Cette réforme, pensée dans un contexte d’inflation et de tension sur le pouvoir d’achat, offre de nouveaux leviers de flexibilité aux entreprises et de revenus aux salariés. IG-Conseils vous propose un tour d’horizon exhaustif du dispositif, de ses conditions à ses avantages, en passant par ses limites pratiques et ses enjeux stratégiques.

Comprendre les RTT : Origines, fonctionnement et enjeux

Qu’est-ce que la RTT ?

La réduction du temps de travail (RTT) est un mécanisme mis en place pour compenser le temps de travail effectué au-delà des 35 heures hebdomadaires légales, sans pour autant rémunérer ces heures comme des heures supplémentaires. Concrètement, les salariés concernés bénéficient de journées ou demi-journées de repos supplémentaires, dont le nombre est fixé par accord collectif ou convention d’entreprise.

Les RTT s’adressent principalement :

  • Aux salariés dont le temps de travail effectif est compris entre 35 et 39 heures par semaine.
  • Aux salariés relevant d’un accord collectif instituant un dispositif de RTT.

Pourquoi la RTT ?

L’objectif de la RTT était double à l’origine :

  • Répartir le travail pour favoriser l’emploi.
  • Offrir une meilleure qualité de vie aux salariés en leur accordant plus de temps libre.

Mais dans la pratique, la gestion des jours de RTT est devenue un enjeu de flexibilité pour les entreprises et un levier de pouvoir d’achat pour les salariés.
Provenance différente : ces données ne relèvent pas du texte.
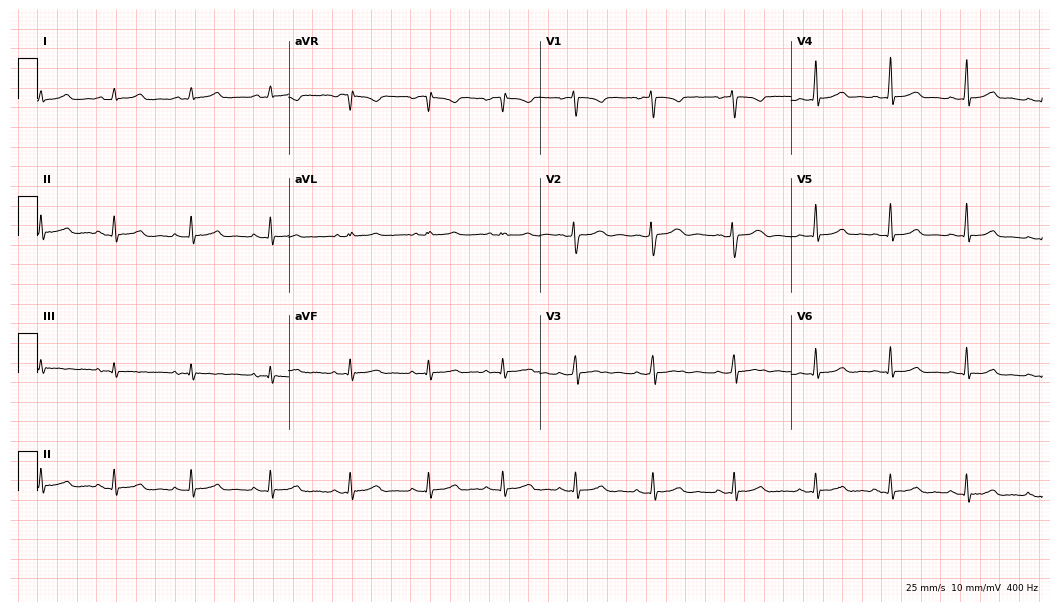
12-lead ECG from a 22-year-old woman. No first-degree AV block, right bundle branch block, left bundle branch block, sinus bradycardia, atrial fibrillation or sinus tachycardia recorded for this tracing. Only these six findings were labelled.

Le dispositif temporaire de monétisation des jours de RTT

Origine et philosophie du dispositif

Face à l’inflation et à la nécessité de soutenir le pouvoir d’achat, la loi n° 2022-1157 du 16 août 2022 de finances rectificative a instauré un dispositif exceptionnel : la possibilité pour les salariés de demander le rachat de leurs jours de RTT acquis entre le 1er janvier 2022 et le 31 décembre 2025.

Ce mécanisme vise à :

  • Offrir une source de revenus supplémentaires aux salariés.
  • Permettre aux entreprises d’ajuster leur organisation en fonction de l’activité.

Qui est concerné ?

Le dispositif s’adresse :

  • À tous les salariés du secteur privé bénéficiant de jours de RTT issus d’un accord collectif ou d’une convention d’entreprise.
  • Aux salariés ayant acquis des jours de repos conventionnels dans le cadre d’un aménagement du temps de travail sur une période supérieure à la semaine.

Ne sont pas concernés :

  • Les salariés en forfait jours (qui disposent déjà d’un dispositif spécifique de rachat de jours de repos).
  • Les jours déposés sur un Compte Épargne Temps (CET).
  • Les jours de repos compensateur équivalent (liés aux heures supplémentaires).
  • Les jours de repos soldés de tout compte.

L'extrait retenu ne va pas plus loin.